I have Joe on Purina Pro-Plan Sensitive Skin and Stomach becuase it looked like he had an allergy to something and I wanted to try this. It seems to me helping him out alot, his coat and his face look alot better. I had him on the organic food and man did it tear his stomach up he had terrible gas. I guess its hit and miss with food


----------



## showoffpits (Mar 6, 2008)

Thanks and I know what you mean by the terrible gas...lol...


----------



## NesOne (Feb 7, 2008)

I feed my dog Canidae All Life Stages, which I learned about from this site. His stools are nice and solid, and don't smell at all. The only dog food that I would not recommend is Pedigree, you want to talk about bad gas? And it leaves their stool mushy.


----------



## sw_df27 (Feb 16, 2007)

I just recently switched all my dogs to beneful healthy radience and they love it and no more allergy problems!!!!!!! Plus I give them Brewers yeast tabs everyday!


----------



## showoffpits (Mar 6, 2008)

where would be the best place to find the canidae at? feed and seed stores or what? never seen it around here or even heard of it before here....lol


----------



## geisthexe (Jan 18, 2007)

showoffpits said:


> where would be the best place to find the canidae at? feed and seed stores or what? never seen it around here or even heard of it before here....lol


Well, since I am the one that goes off about dog kibble and what is not good for your dog in the ingredients, I wont waste my time to tell ya.
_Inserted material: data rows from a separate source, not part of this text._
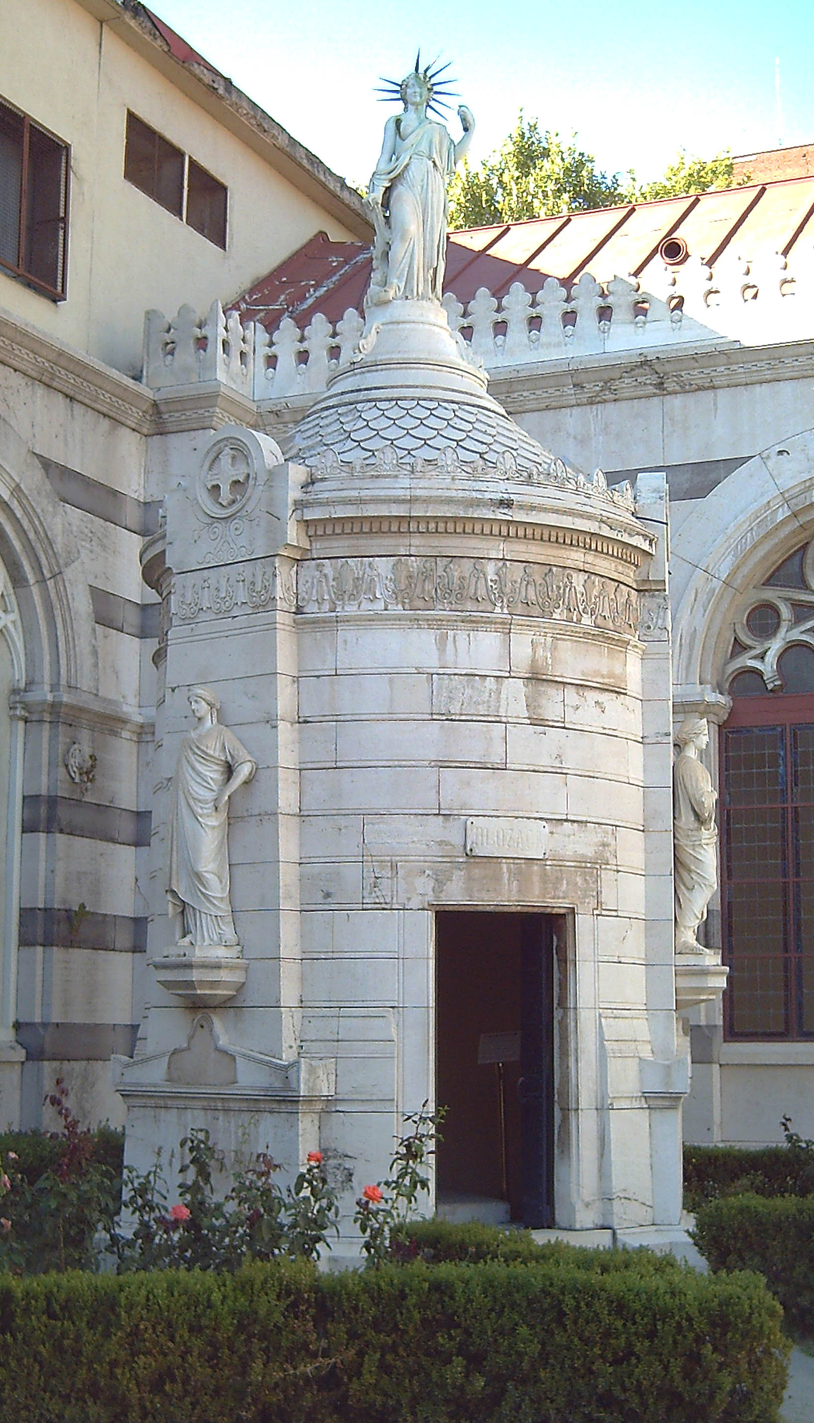 Vista del Monumento a la Libertad del Panteón de Hombres Ilustres de Madrid (España).
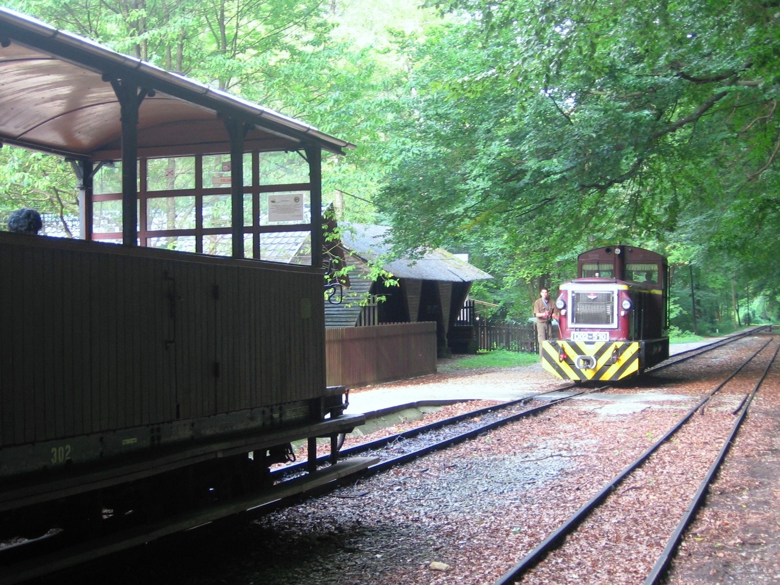 A D02-510 pályaszámú mozdony közelít KisMáv kocsijaihoz Garadna állomáson.
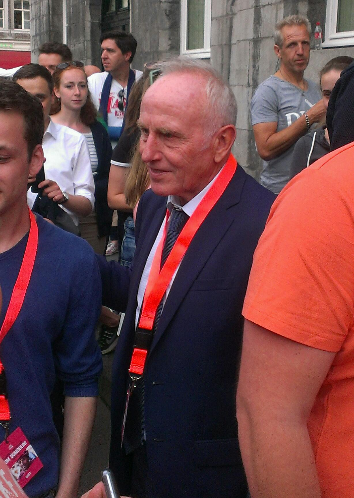 Tour-winnaar Joop Zoetemelk bij de huldiging van Giro-winnaar Tom Dumoulin op de Markt in Maastricht op woensdag 31 mei 2017.
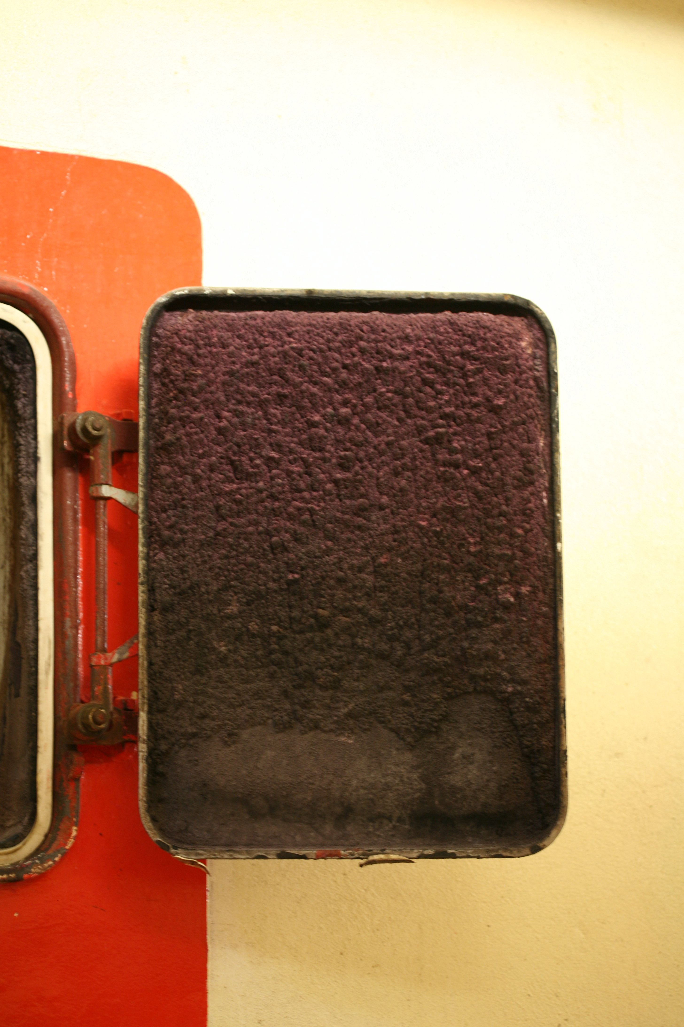 Plaque de tartre sur la porte d'une cuve en béton - cave à Beaumes-de-Venise, Vaucluse, France
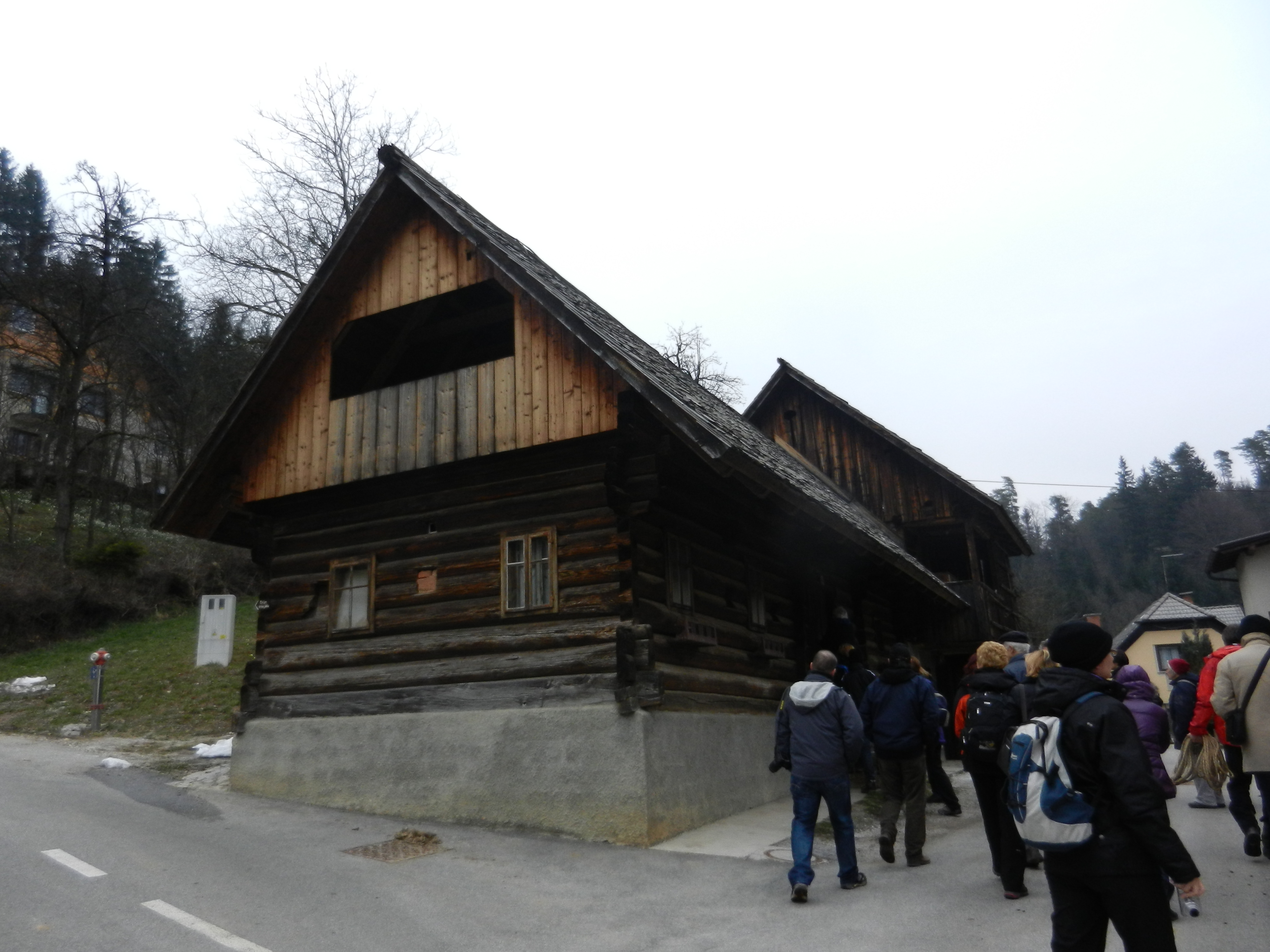 Vogvarjeva hiša v Dupljah
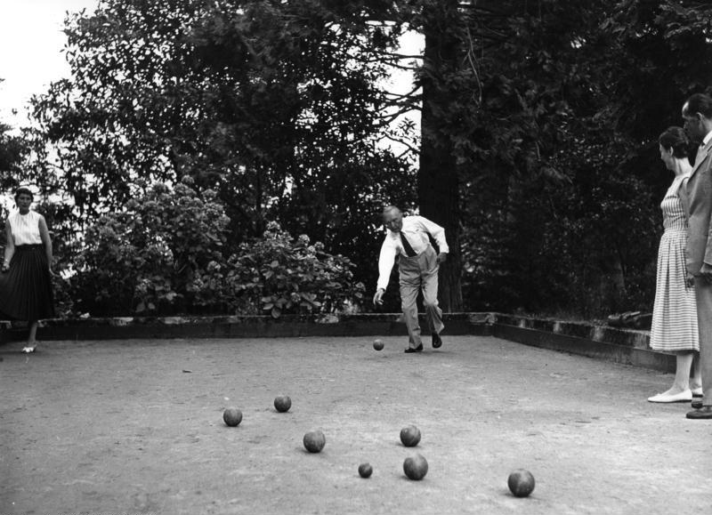 Bundeskanzler Konrad Adenauer mit seiner Familie beim Bocciaspiel in Cadenabbia am 30.8.1958
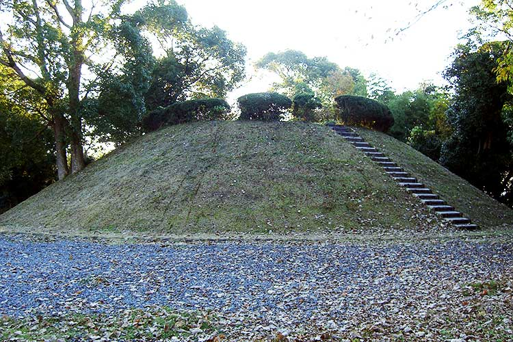 免ヶ平古墳（川部・高森古墳群）、大分県宇佐市。
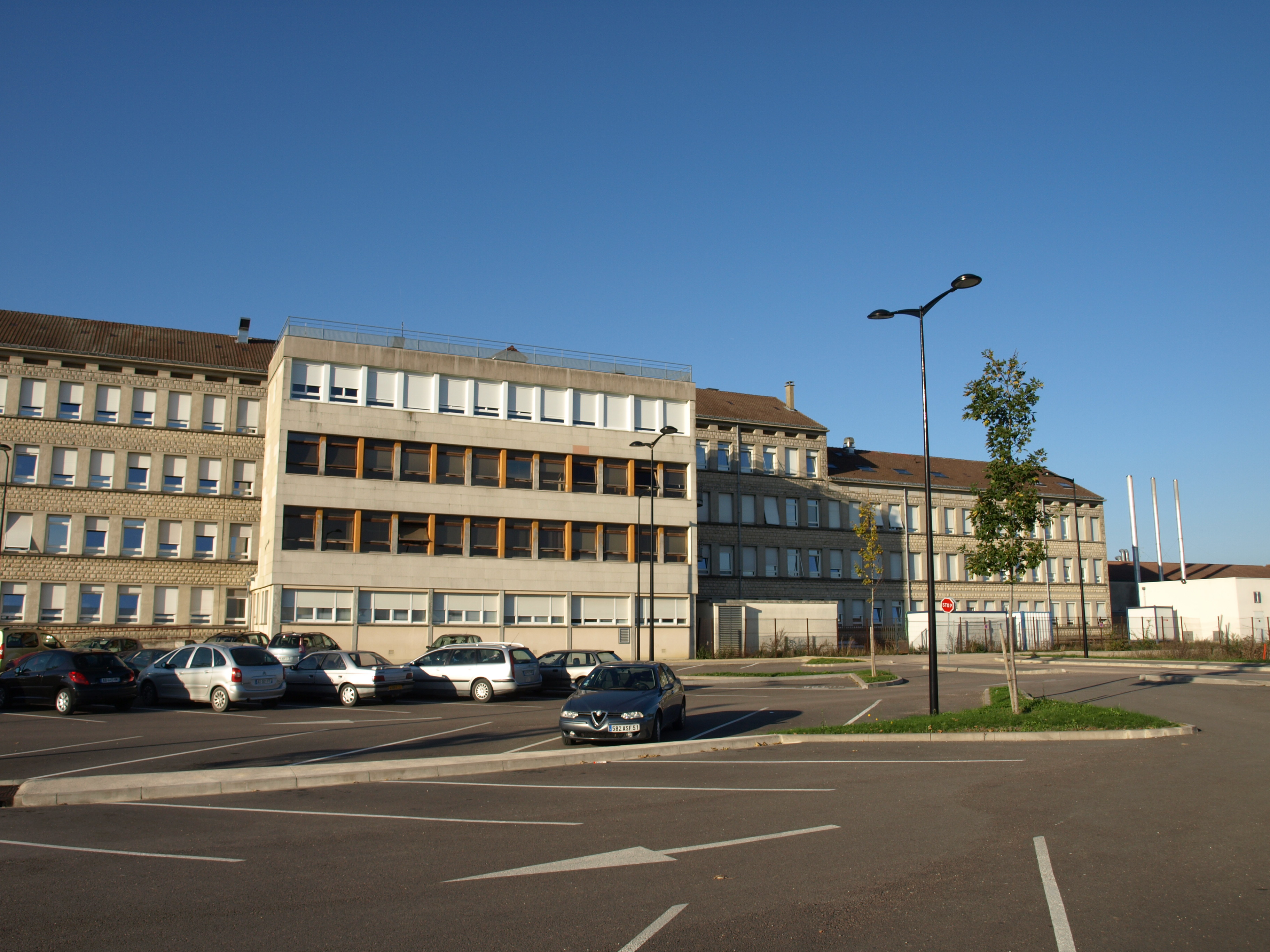 Vitry-le-François (51300 - FRANCE) : photographies Hôpital général.

But here is your link to Canidae Dog Kibble .. it is a Good dog food for the price. 
http://www.canidae.com/

Deb


----------



## showoffpits (Mar 6, 2008)

thanks I will look into it....


----------



## Maximus146 (Apr 15, 2008)

I'm feeding my dog purina beneful for puppies....he seems to like it and he's not gassy and has solid stool....although he'll eat anything in site..he's picky about his food. This is the only one i've found that he'll eat instead of taking one bite and walking away.


----------



## wittypits (Apr 6, 2008)

Not sure if you have one around you but "Pet Supplies Plus" carries Canidae all stages and it is about $42 plus tax for a 40 pound bag here locally... I am sure the price will be around that as that is a chain store.


----------



## buzhunter (Sep 3, 2007)

That's about what I'm paying for it. It's amazing to me that such a high quality feed is so close in price to all of the junk.


----------



## RIPSLAKO (Apr 10, 2008)

*Best Food....*

I found this great TEST for food (FOR ALL DOGS) on this yahoo site...CHECK IT OUT!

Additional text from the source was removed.